Without any kind of support, I can't imagine how she'd end up.


----------



## Anon Pink (Jan 17, 2013)

I wouldn't read too much into what you see her posting on FB. Today's teens and young a adults live their lives "on camera" and don't know the difference between personal and private.

Personal means it's intimate information that isn't necessarily private. Personal means your family and friends are aware but perhaps not their family and friends. "I went to the dentist to get a cavity filled and had an allergic reaction." Personal, but not private.

Private means it is both personal and not something others should know unless they are intimately acquainted. "My doctor switched me from antidepressants to antipsychotics and I feel great!" Personal and private.

I have a niece who used to post all sorts of neurotic ramblings. You know the kind who updates their status with, "why me? My life just sucks! Sometimes I wonder if I should move to another country!" Which of course means everyone has to send encouraging messages...
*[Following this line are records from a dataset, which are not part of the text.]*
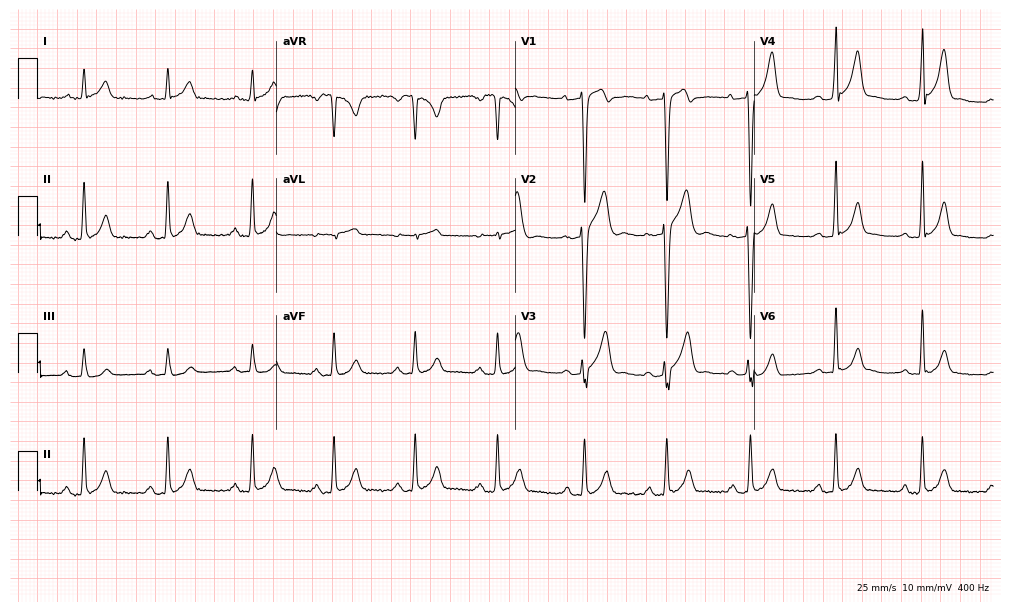
Electrocardiogram (9.7-second recording at 400 Hz), a 28-year-old male patient. Of the six screened findings (first-degree AV block, right bundle branch block (RBBB), left bundle branch block (LBBB), sinus bradycardia, atrial fibrillation (AF), sinus tachycardia), none is recorded. Other findings, if any, are not listed.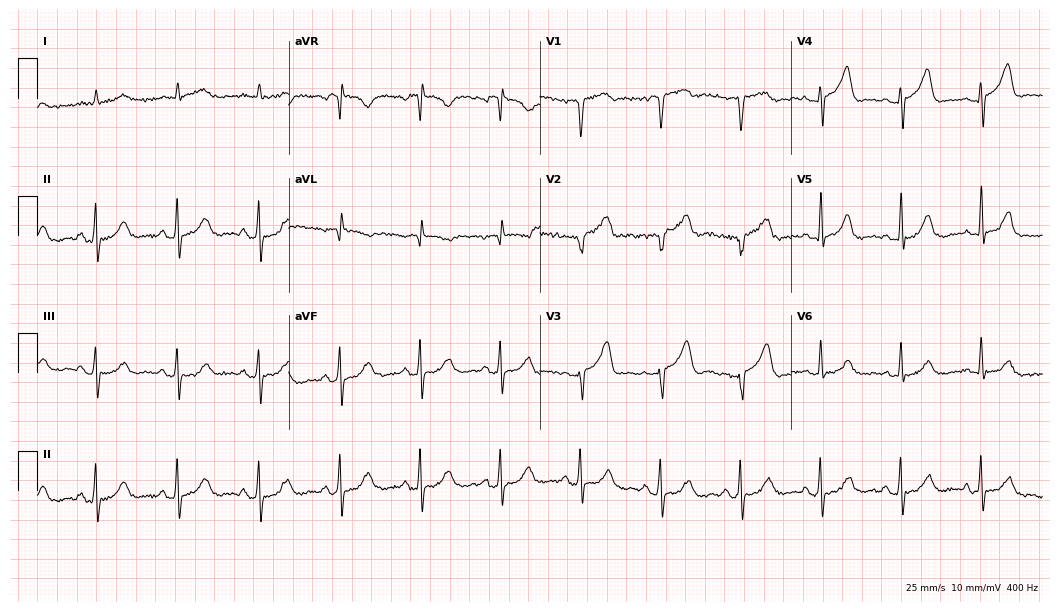
Electrocardiogram, a 72-year-old man. Overall reading on record: normal ECG.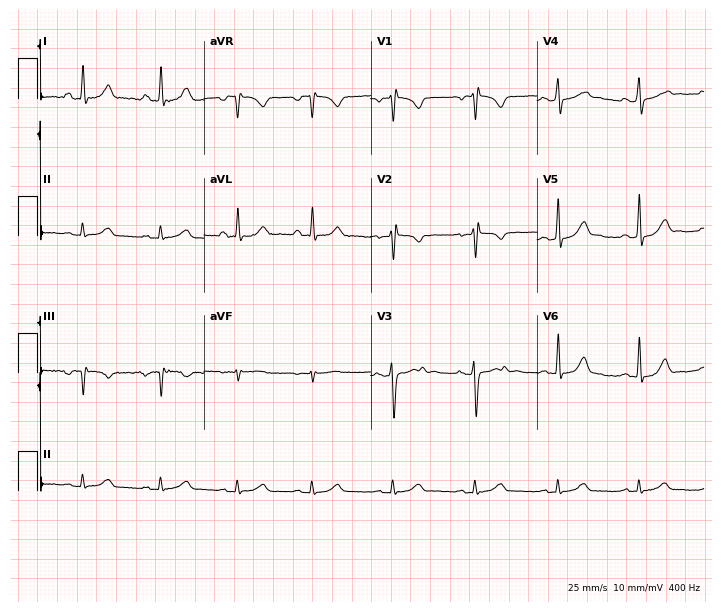
12-lead ECG (6.8-second recording at 400 Hz) from a woman, 22 years old. Screened for six findings — first-degree AV block, right bundle branch block, left bundle branch block, sinus bradycardia, atrial fibrillation, sinus tachycardia — none is recorded. Only these six findings were labelled.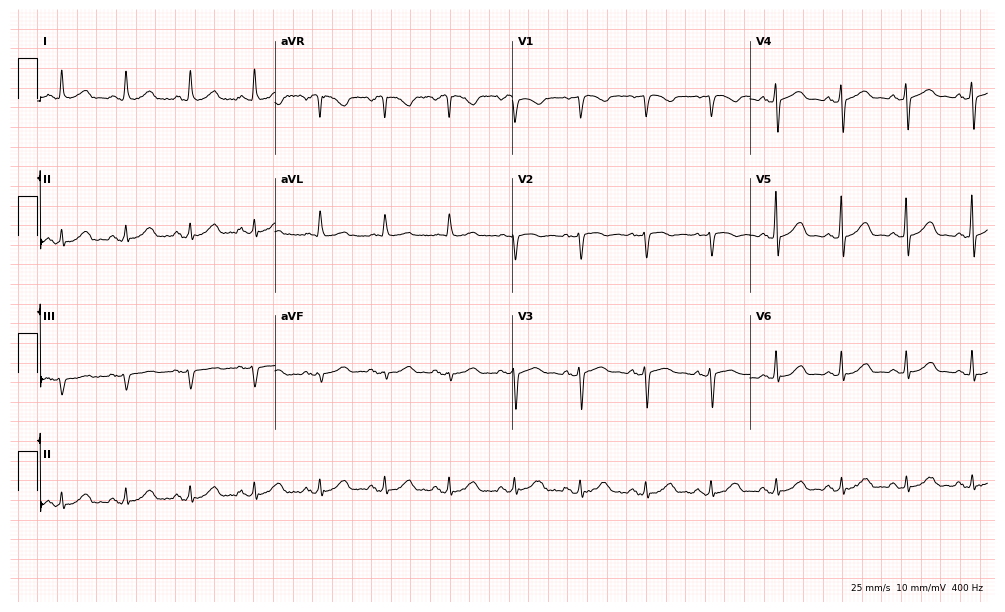
12-lead ECG (9.7-second recording at 400 Hz) from a 74-year-old female. Labelled as a normal ECG.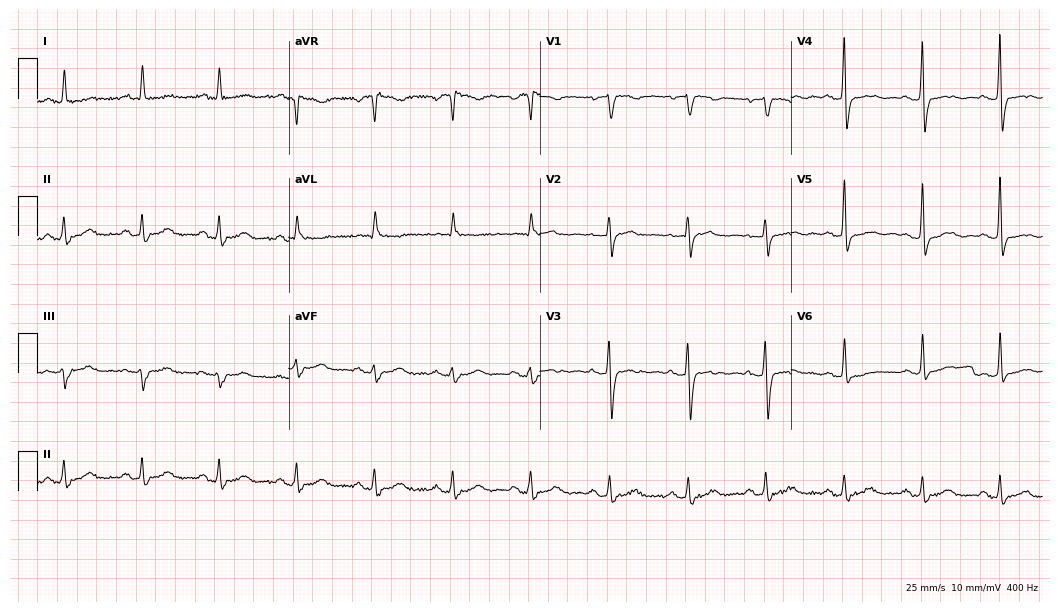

Our kids think it's normal to upload every thought they've ever had. My guess is that your daughter's friends sister is simply living out loud.


----------



## Fozzy (Jul 20, 2013)

AP, I think there is a lot of general teenage drama and angst you have to sift through, but often it's easy enough to spot kids that are really in trouble. Cutting isn't normal teen angst.


----------



## Mr.Fisty (Nov 4, 2014)

During adolescence, there is major stress with a lot of neurological changes and hormonal changes that amplifies a lot of emotion. During this stage, parental figures have to be the judgement center for these children. They do need role models and broken records to keep reminding them. They might get annoyed, but it will sink in more the more it is reinforced.

Disorders tend to more manifest during the teenage years, so people around them have to be vigilant.

There is so much going on during these times and it is crucial for people who care to be aware of things going on in their lives. They may look more like adults, but they lack the prefrontal cortex development to match their knowledge. Basically, they lack the capacity to handle stressful situations.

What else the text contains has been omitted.